Boehler sang these texts himself, accompanied at the piano by Peter Grunberg. His delivery could not be faulted, whether it involved pitch, dynamic control, or rhetorical expressiveness; and Grunberg gave an impressive account of a highly demanding accompaniment. Nevertheless, this piece came at the end of a long evening in which many cycles of attention had been vigorously consumed. The cognitive overload of the occasion did not do last night’s performance any favors.

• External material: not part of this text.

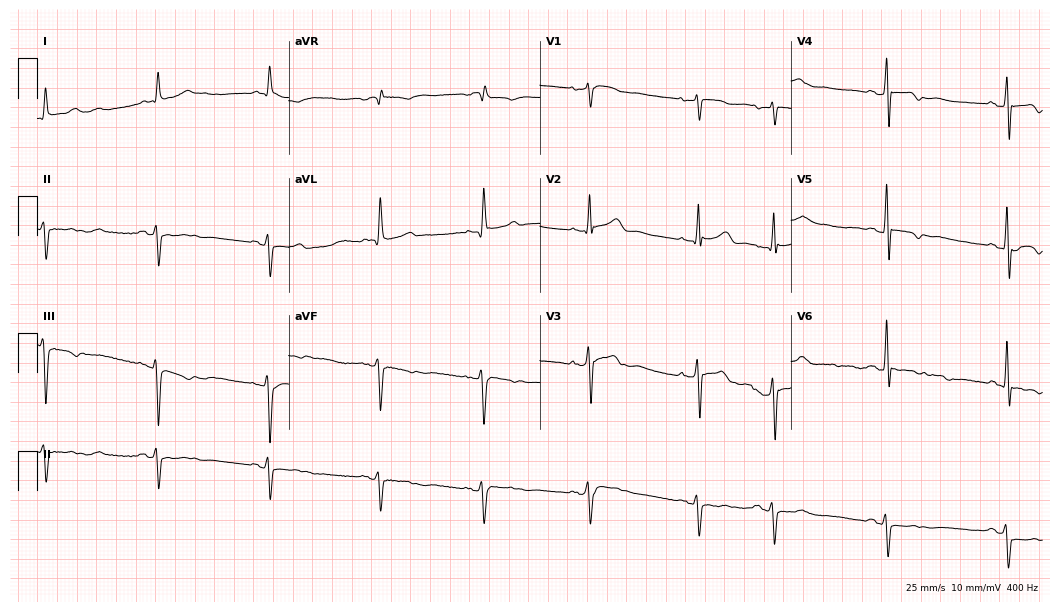
Electrocardiogram (10.2-second recording at 400 Hz), a male patient, 67 years old. Of the six screened findings (first-degree AV block, right bundle branch block, left bundle branch block, sinus bradycardia, atrial fibrillation, sinus tachycardia), none is recorded.

The preceding compositions by Mayernik, on the other hand, were all delivered with a moderately secure sense of brevity. Certainly his “Soliloquy” for oboe and piano, for which he accompanied oboist Rachel Swanson, knew exactly how to say its piece and then conclude. The work was described as an homage to Edvard Grieg, who could also be a perceptive miniaturist; and Mayernik’s latter-day approach to that style could not have been better conceived.

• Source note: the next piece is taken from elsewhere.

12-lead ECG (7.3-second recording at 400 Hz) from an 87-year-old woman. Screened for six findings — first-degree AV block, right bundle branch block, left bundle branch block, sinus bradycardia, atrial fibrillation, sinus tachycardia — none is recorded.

The same could be said of his settings of six poems by Rita Dove entitled “Heart of Origin.” This was not so much a cycle as a gallery of different perspectives established in Dove’s texts. There was very much a pop feeling to the music, and mezzo Jasmine Johnson knew exactly how to engage the audience in her sensitivity to that overall mood. Her accompanist was Kevin Korth at the piano, offering up a bit of that same “club scene” rhetoric in his stylizing.
Mayernik’s most ambitious undertaking was “an (extra)ordinary man,” based on narrations from the vlog that Lester Magliano maintained on YouTube until his death on December 1, 2015. Recordings of his voice were used to punctuate a triple string quartet. For this performance the Lazuli String Quartet of violinists Joseph Christianson and Clare Armenante, violist Justine Preston, and cellist Kahn played against their recordings of the other two string quartet parts.
All this bore a strong family resemblance to Steve Reich’s “Different Trains,” which was duly noted in Mayernik’s program note. Nevertheless, “Different Trains” is an extremely powerful piece, not only for its imaginative use of resources but also for the intensity of its underlying narrative. “an (extra)ordinary man” lacked such a unifying narrative, providing, instead, three isolated reflections; and, while one could appreciate the highly personalized perspectives behind Magliano’s words, Mayernik never quite summoned up a voice of his own to reinforce those words.